Могила его матери располагалась на местном погосте. Надпись на могильном камне гласила:
«Розалина Маккройд, в девичестве Хэйс. Ты была улыбкой в моем сердце. Твой смех звучал музыкой в моей душе. Ты была нежностью, что утратили мои руки. Твоя жизнь была моим счастьем, которого я лишился навсегда. Прощай».
Вместо последней точки на поверхности гранитного блока зиял скол и начало огромной трещины, что шла вниз, под землю.
Альфи Корчмарь говорил, что отец Редрика сам зубилом выбивал эти слова во время похорон, а под конец ударил с такой силой, что чуть не разбил гранитное надгробье. После чего отпрянул и выронил инструмент. Тогда все впервые увидели, как плачет его отец.
Думая об этом, Ред перестал супиться и снова взглянул на отца. Тот уже провалился в пьяную дрему и спокойно сопел.
— Ты не договорил, — он изобразил манеру речи Лоуренса, до комичного понизив голос. — Взглянув на тебя, я должен увидеть человека, который в свое время впахивал, а теперь может позволить себе покой и отдых, — говорил сын, стягивая с отца сапоги. — И ты жалеешь, что научился работать, не щадя себя, слишком поздно. Сейчас всеми силами прививаешь мне уважение к трудящимся людям и понимание важности и сложности полезных для жизни занятий.
Ред поставил графин с колодезной водой и стакан на прикроватную тумбу отца.
— Хочешь, чтобы я понял, что сюсюкаться со мной никто не будет, что после твоей школы выживания мне будет намного проще и понятнее жить, когда я вырасту, — Редрик перестал передразнивать отца и выпрямился, его тень упала тому на лицо. — Ты говоришь мне это с завидной частотой, и будь я даже полным болваном, успел бы несколько раз усвоить эти уроки. Я уже давно все понял и не сержусь. Представь себе, я даже иногда благодарен. Да и ворчание под нос я перенял у тебя, — закончил говорить Ред и, выдохнув, сделал шаг назад.
Лоуренс не спал, его серые глаза задумчиво глядели будто сквозь сына.
— Снаружи летает целый рой всякой кусачей гадости, набрось что-то на себя, а то к утру будешь похож на кукурузный початок. И нет, нельзя ждать в лавке, это важный гость, и он прибудет с минуты на минуту.
Сказав это, Лоуренс повернулся к стене и таки заснул.
С секунду помявшись, Редрик пошел к себе в комнату. Там он сменил безрукавку на мешковатую рубаху и, подумав, захватил с собой плотную простыню. Парень завернулся в нее, как в хламиду с импровизированным капюшоном.
Оставив свет только во входном помещении магазина и заперев дверь, он уселся на лавку под новым светильником, опершись спиной о стену. Та была прохладной, сложенной из крупных бетонных блоков.

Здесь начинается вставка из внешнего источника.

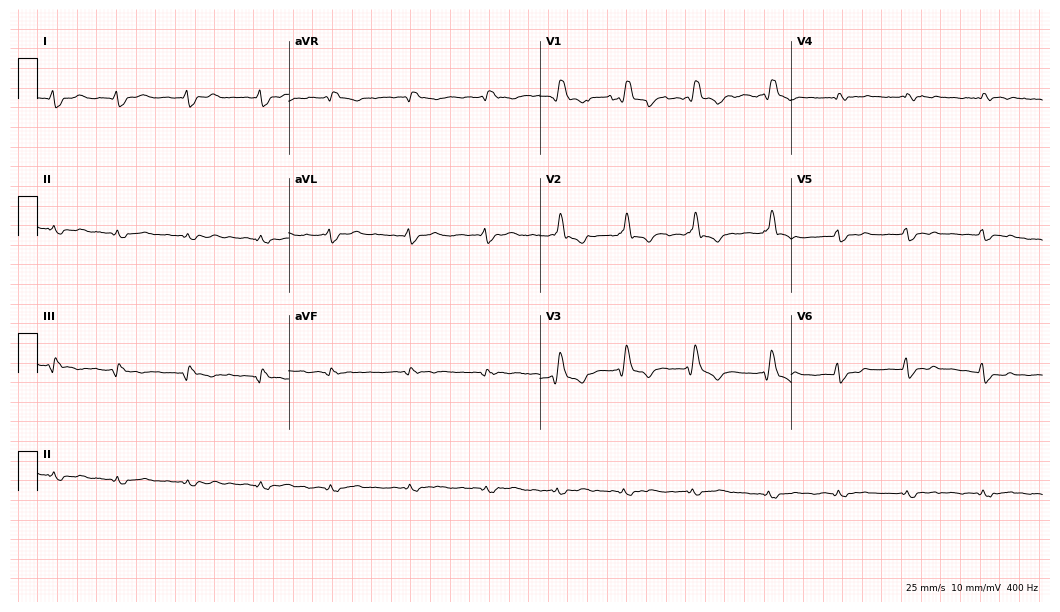
Standard 12-lead ECG recorded from a female, 64 years old (10.2-second recording at 400 Hz). The tracing shows right bundle branch block, atrial fibrillation.
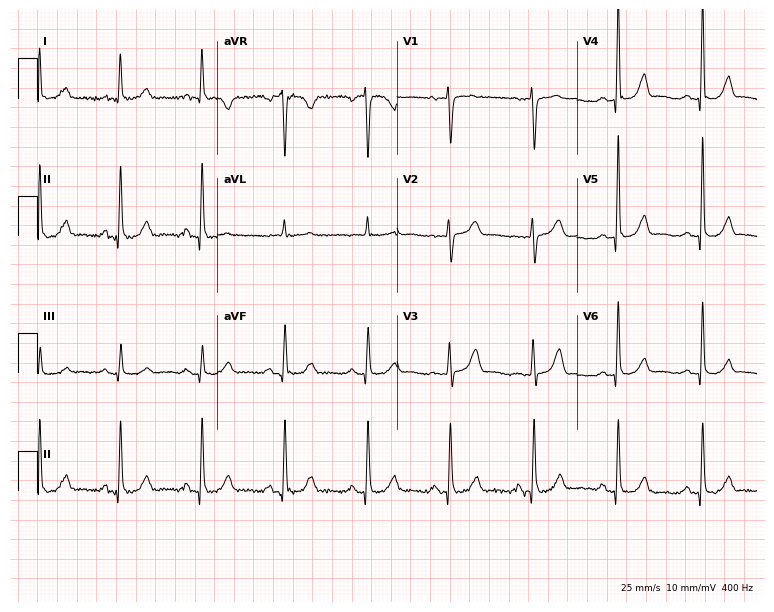
Resting 12-lead electrocardiogram (7.3-second recording at 400 Hz). Patient: a woman, 78 years old. Read as a normal ECG.
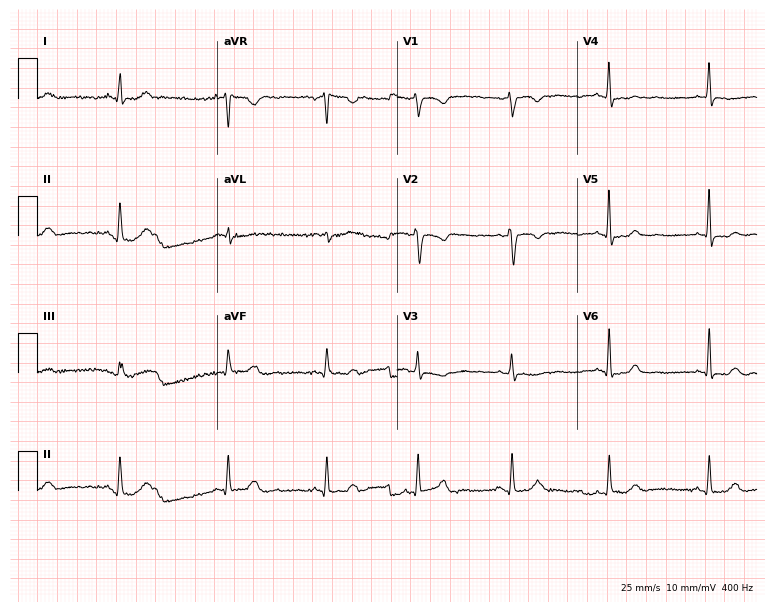
Standard 12-lead ECG recorded from a 26-year-old female patient. None of these six findings is recorded: first-degree AV block, right bundle branch block, left bundle branch block, sinus bradycardia, atrial fibrillation, sinus tachycardia.
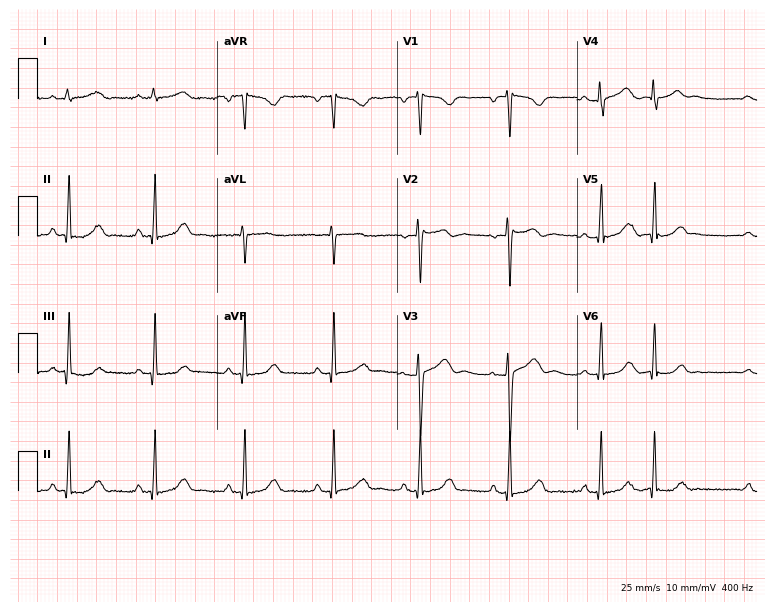
12-lead ECG (7.3-second recording at 400 Hz) from a woman, 37 years old. Screened for six findings — first-degree AV block, right bundle branch block (RBBB), left bundle branch block (LBBB), sinus bradycardia, atrial fibrillation (AF), sinus tachycardia — none is recorded. Only these six findings were labelled.

Серая трехэтажная громадина волостного торгового кампуса. Тут тебе и склад, и отдел почтамта с конюшней, и торговый пост, и даже гостиница для приезжих судей и прочих чиновников, которым не по положению ночевать в провинциальном трактире.
Впрочем, работники кампуса, такие, как они с отцом, тоже жили там. Ред не знал насчет всего королевства, но сам видел, что такие здания есть и в Северном, и в Восточном. Похоже, что управление кайзера и объединение торговых гильдий позаботилось о наличии таких удобных и универсальных построек в крупных поселках.
Тут даже было место под проведение собраний и судебных тяжб. Такое многообразие полезных задач выполняла уродливая серая коробка с множеством дверей.
Отец Редрика заведовал магазином, складом торговой гильдии, почтовым складом и фактически всей гостиницей. Хоть делами там и занимался молодой гремлин со скверным характером — Гизмо Гупербельд, он все-таки отчитывался перед Лоуренсом, ведь все необходимое для гостиницы бралось со склада.
Реду часто приходилось заниматься уборкой или стиркой в гостинице. Кроме него там работали несколько девушек под началом низенькой женщины по имени Валенсия. Та была своеобразной матроной, самоуверенной и строгой, как сам Странник. Она держала все здание в порядке и чистоте, а своих подопечных в жесткой узде.
Вот уже больше недели постояльцев не наблюдалось вообще, и девушки разбрелись по домам, где занялись своими делами, лишив парня одной из немногих отдушин в виде общения с прекрасным полом. Да и в принципе общения. Еще неудобство приносило то, что на гостиничной кухне никто не хозяйничал.